All pictures are to be skipped; retype only the lines from the top of the entries through the line with "sample: Mouse Salivary gland", both included.

(Excerpts from a dataset)
——

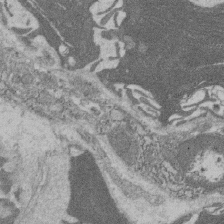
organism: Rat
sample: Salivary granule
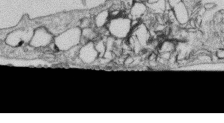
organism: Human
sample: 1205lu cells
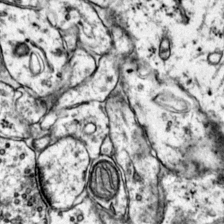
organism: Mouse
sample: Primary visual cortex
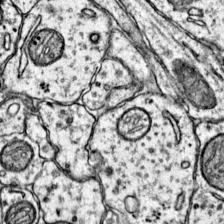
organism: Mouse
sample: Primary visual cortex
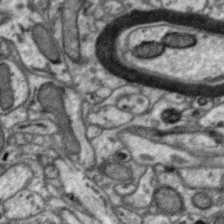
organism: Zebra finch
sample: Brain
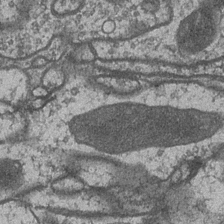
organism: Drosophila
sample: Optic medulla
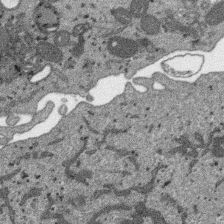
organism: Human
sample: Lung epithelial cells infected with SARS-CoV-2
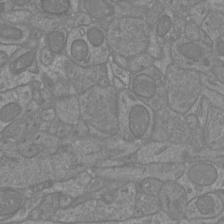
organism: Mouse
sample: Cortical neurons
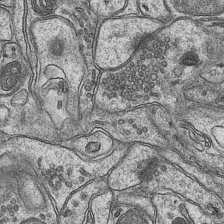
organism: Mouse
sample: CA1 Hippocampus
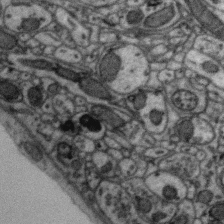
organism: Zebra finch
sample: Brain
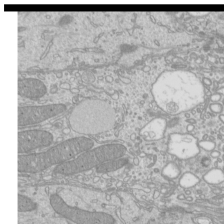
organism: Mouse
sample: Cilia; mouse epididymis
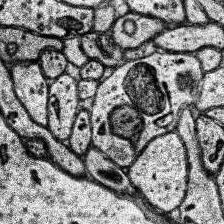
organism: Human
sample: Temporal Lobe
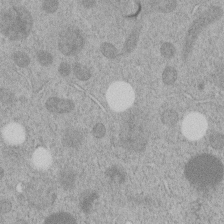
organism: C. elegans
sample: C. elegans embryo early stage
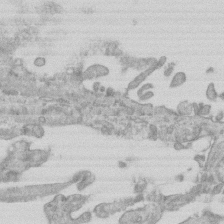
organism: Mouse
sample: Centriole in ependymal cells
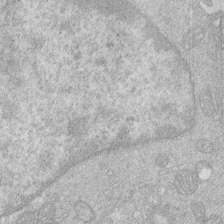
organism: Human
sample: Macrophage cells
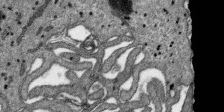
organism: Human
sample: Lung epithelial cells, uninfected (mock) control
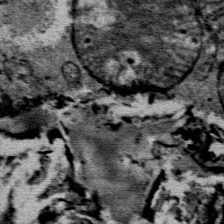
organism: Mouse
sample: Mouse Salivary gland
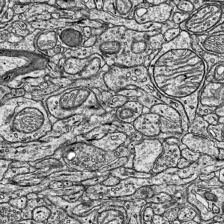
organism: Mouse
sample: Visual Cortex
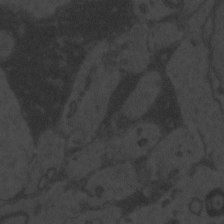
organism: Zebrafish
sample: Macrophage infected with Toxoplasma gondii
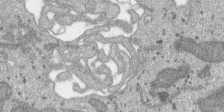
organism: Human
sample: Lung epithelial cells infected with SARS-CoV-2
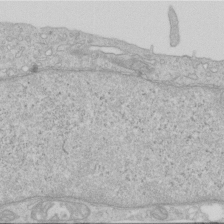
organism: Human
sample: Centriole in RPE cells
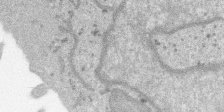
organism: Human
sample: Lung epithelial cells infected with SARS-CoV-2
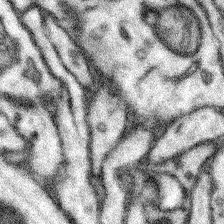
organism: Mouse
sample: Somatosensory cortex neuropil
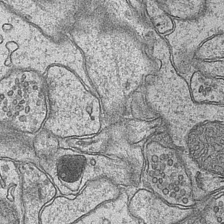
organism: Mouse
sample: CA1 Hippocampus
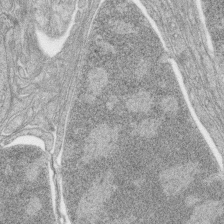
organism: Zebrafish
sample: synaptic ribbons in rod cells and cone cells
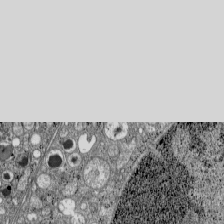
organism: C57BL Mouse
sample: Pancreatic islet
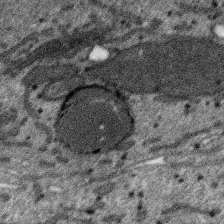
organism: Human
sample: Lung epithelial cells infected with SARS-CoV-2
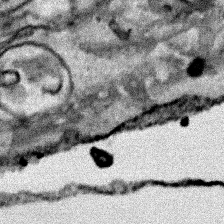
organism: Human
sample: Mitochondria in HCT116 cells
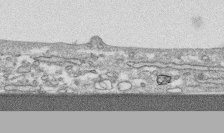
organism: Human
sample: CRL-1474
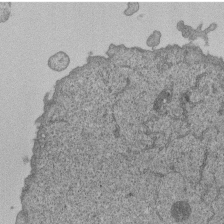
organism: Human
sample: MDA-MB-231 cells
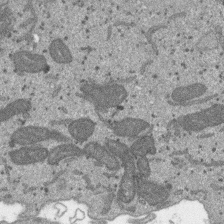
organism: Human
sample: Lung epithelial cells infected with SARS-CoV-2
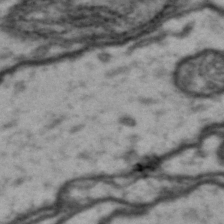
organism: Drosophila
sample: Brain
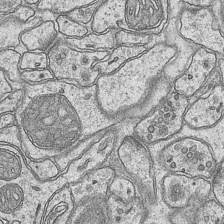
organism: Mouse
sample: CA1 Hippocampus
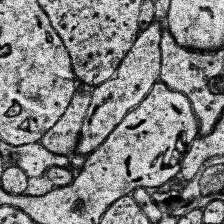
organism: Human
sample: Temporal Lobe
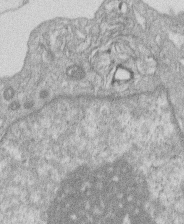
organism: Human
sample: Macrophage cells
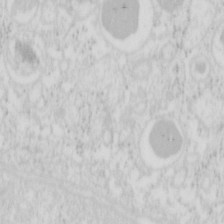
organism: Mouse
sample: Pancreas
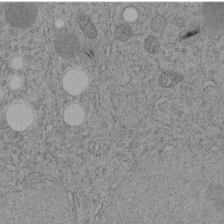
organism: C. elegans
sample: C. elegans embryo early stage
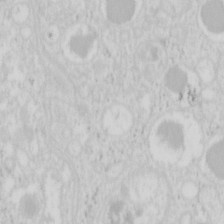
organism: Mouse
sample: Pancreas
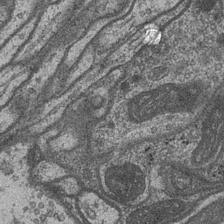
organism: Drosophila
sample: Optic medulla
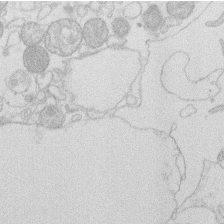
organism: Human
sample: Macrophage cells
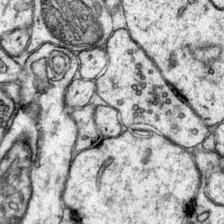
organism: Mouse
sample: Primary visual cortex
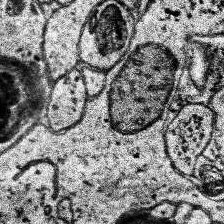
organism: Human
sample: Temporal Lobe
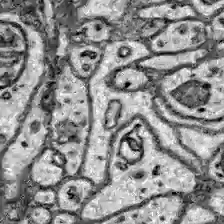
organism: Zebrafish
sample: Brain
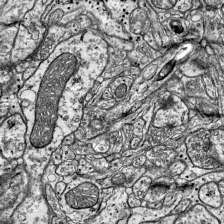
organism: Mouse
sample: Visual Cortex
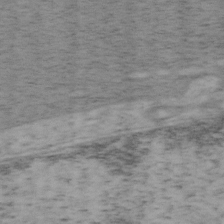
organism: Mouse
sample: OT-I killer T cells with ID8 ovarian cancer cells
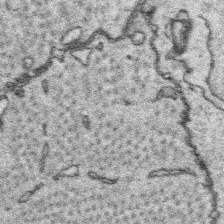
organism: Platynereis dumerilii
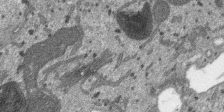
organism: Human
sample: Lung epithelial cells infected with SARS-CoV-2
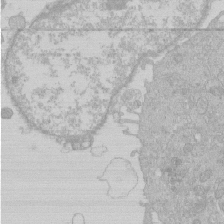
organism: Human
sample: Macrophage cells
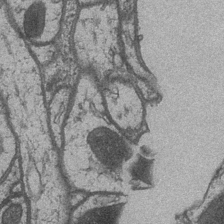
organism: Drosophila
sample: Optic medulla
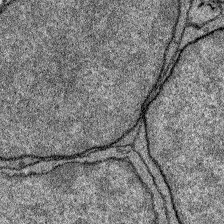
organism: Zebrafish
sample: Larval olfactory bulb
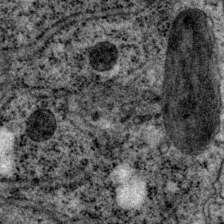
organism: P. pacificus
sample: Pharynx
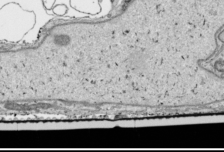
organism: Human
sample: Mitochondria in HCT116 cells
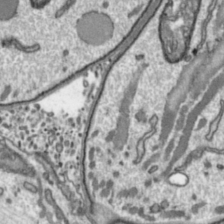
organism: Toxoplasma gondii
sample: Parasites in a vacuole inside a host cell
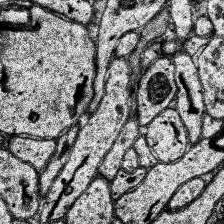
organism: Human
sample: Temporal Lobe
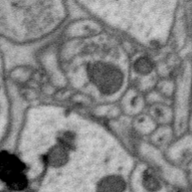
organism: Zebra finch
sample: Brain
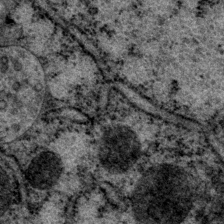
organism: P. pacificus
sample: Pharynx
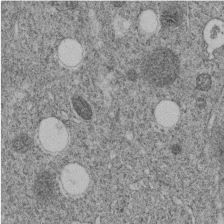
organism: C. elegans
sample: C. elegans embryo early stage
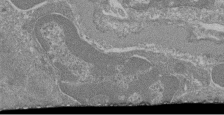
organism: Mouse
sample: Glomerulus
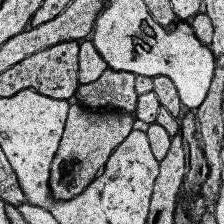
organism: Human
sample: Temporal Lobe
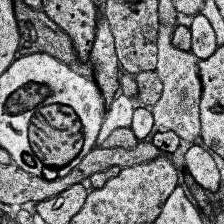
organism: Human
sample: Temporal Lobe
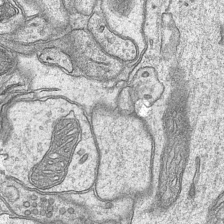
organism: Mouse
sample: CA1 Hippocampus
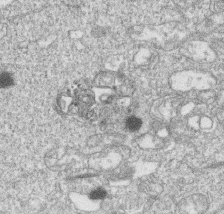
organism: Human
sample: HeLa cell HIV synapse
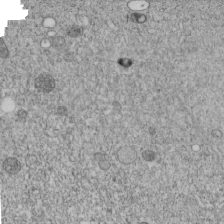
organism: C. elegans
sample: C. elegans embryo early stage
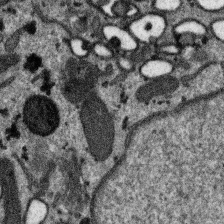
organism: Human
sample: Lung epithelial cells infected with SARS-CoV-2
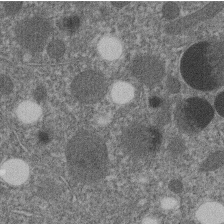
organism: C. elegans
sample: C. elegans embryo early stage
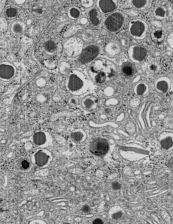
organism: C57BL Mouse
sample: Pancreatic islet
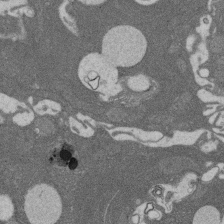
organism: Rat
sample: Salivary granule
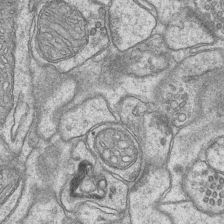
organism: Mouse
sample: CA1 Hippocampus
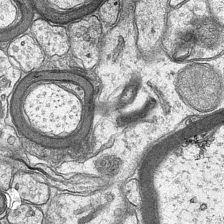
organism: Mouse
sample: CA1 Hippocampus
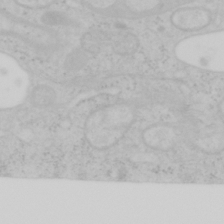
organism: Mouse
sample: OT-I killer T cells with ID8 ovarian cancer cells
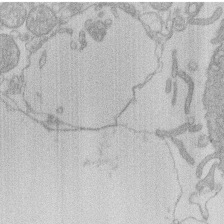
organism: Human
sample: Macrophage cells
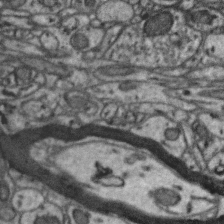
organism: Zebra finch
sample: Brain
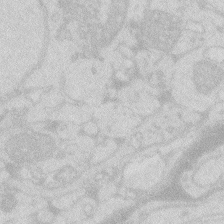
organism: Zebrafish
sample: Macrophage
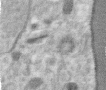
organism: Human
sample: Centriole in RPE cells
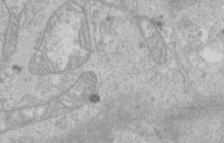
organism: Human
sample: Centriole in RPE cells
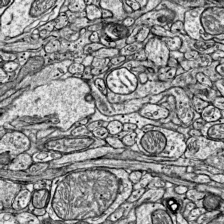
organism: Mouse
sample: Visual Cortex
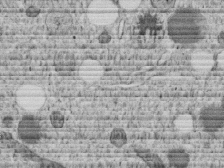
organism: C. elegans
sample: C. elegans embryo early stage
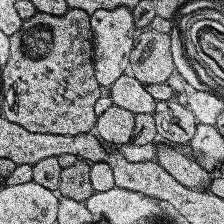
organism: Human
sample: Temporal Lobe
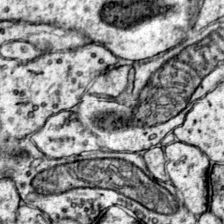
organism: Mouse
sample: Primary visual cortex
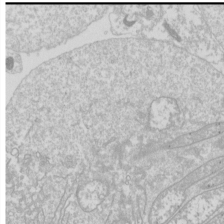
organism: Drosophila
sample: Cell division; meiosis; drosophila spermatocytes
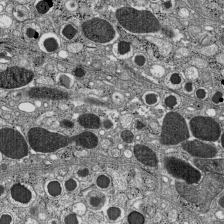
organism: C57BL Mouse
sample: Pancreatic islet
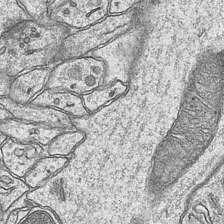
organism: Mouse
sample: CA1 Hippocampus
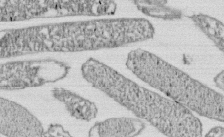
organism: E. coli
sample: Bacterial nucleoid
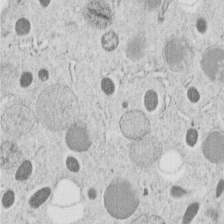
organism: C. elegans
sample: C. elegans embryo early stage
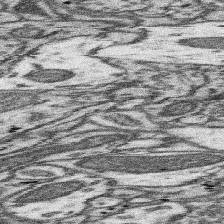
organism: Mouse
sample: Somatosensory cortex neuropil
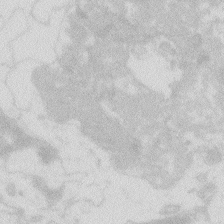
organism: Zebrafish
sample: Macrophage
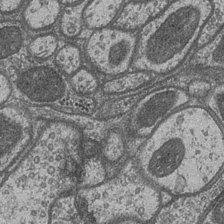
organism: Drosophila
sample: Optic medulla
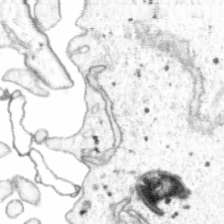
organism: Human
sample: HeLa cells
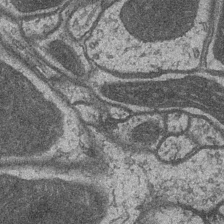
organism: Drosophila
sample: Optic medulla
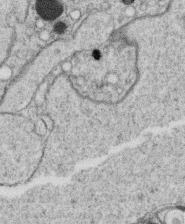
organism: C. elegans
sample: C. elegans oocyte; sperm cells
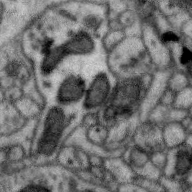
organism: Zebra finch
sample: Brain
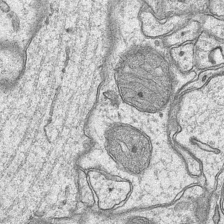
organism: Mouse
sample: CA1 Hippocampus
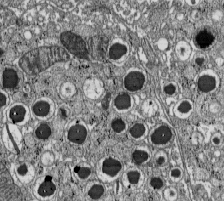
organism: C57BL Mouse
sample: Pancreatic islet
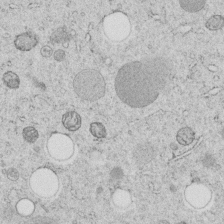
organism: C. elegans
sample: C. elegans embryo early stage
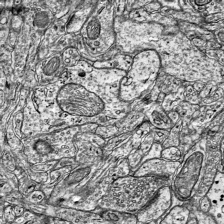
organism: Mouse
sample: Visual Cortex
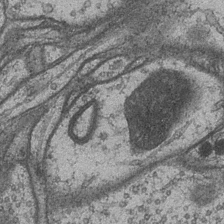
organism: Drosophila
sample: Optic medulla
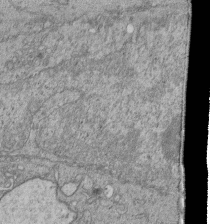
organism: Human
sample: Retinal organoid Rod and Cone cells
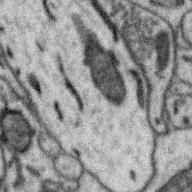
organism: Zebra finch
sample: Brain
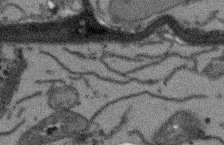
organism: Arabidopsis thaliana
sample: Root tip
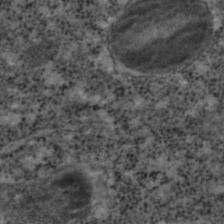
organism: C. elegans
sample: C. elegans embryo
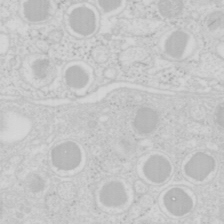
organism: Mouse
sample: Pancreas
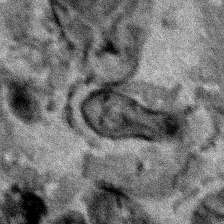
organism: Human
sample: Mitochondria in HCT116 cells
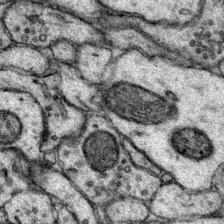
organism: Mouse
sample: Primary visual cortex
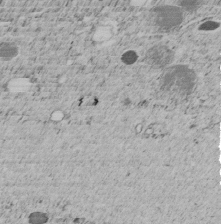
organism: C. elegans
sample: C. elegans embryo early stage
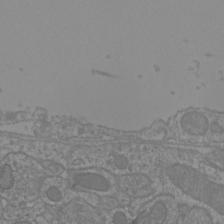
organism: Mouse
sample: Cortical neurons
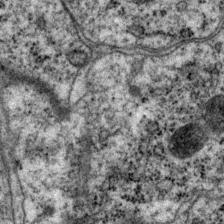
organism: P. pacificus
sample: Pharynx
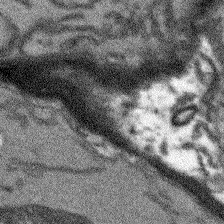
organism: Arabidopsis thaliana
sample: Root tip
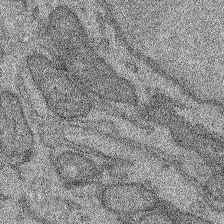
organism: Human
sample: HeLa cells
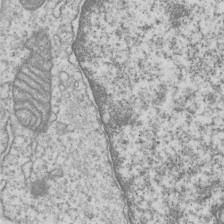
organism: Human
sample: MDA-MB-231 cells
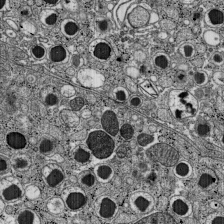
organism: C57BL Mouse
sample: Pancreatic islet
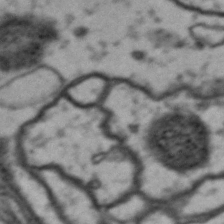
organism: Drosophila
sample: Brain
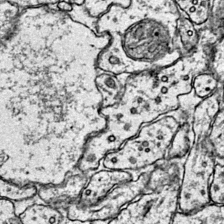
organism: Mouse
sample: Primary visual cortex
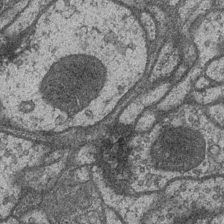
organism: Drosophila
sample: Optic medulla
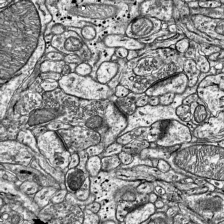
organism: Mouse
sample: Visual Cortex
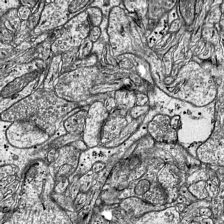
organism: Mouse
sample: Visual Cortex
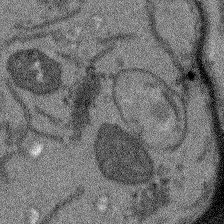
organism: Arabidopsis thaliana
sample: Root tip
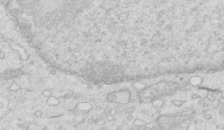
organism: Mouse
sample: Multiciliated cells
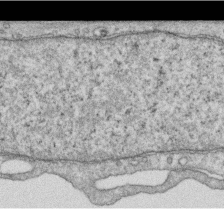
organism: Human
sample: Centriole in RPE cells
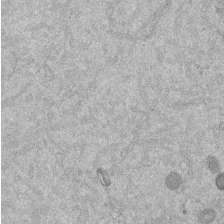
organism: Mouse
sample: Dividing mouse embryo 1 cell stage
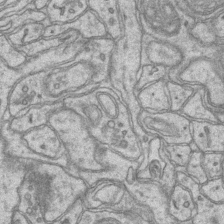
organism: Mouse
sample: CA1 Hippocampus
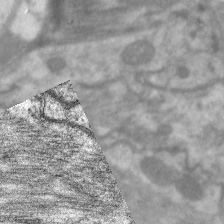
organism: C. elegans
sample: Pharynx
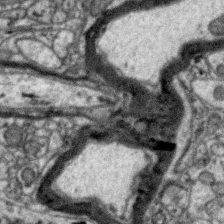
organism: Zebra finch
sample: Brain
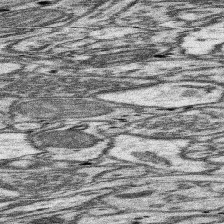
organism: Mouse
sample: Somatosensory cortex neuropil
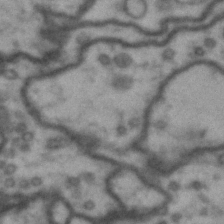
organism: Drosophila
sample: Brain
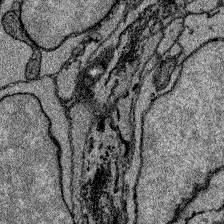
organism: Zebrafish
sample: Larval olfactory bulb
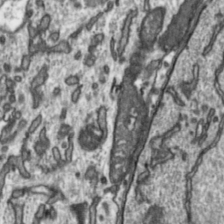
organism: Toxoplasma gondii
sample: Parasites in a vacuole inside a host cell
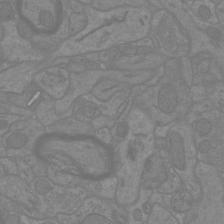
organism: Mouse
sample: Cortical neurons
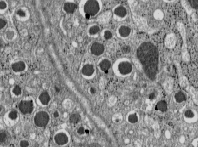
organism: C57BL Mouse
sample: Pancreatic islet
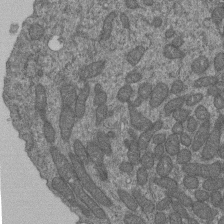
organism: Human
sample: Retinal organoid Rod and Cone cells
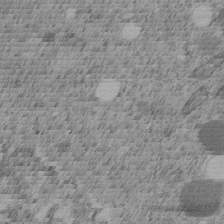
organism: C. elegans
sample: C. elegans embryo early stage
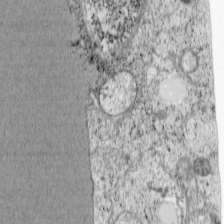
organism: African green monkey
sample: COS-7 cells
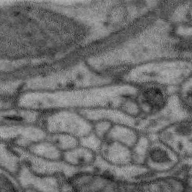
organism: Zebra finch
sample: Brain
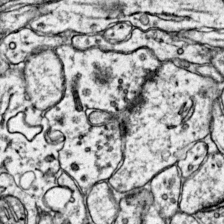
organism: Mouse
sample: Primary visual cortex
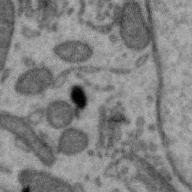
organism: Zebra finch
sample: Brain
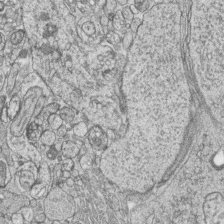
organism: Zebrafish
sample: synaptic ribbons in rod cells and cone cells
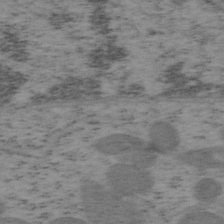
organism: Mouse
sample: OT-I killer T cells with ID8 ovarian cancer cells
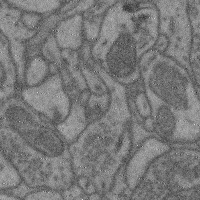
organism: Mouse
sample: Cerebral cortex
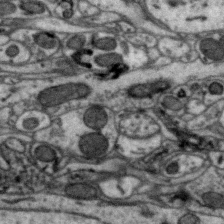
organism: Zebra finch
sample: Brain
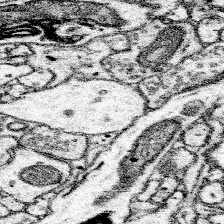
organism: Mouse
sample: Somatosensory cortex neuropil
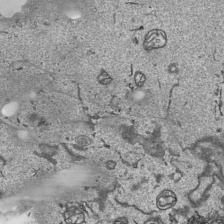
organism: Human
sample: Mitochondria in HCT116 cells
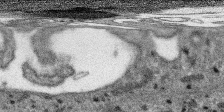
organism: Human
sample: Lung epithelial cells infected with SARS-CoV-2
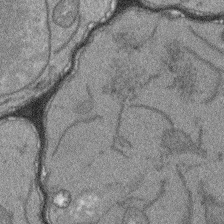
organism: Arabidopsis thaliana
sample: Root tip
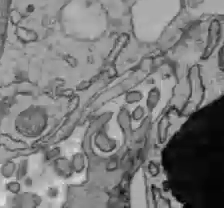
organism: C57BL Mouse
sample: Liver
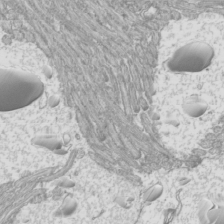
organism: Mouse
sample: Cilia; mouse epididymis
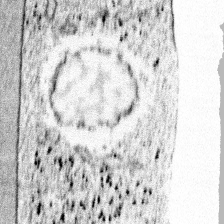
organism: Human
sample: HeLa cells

——

**Output below:**
organism: Rat
sample: Salivary granule
organism: Human
sample: 1205lu cells
organism: Mouse
sample: Primary visual cortex
organism: Mouse
sample: Primary visual cortex
organism: Zebra finch
sample: Brain
organism: Drosophila
sample: Optic medulla
organism: Human
sample: Lung epithelial cells infected with SARS-CoV-2
organism: Mouse
sample: Cortical neurons
organism: Mouse
sample: CA1 Hippocampus
organism: Zebra finch
sample: Brain
organism: Mouse
sample: Cilia; mouse epididymis
organism: Human
sample: Temporal Lobe
organism: C. elegans
sample: C. elegans embryo early stage
organism: Mouse
sample: Centriole in ependymal cells
organism: Human
sample: Macrophage cells
organism: Human
sample: Lung epithelial cells, uninfected (mock) control
organism: Mouse
sample: Mouse Salivary gland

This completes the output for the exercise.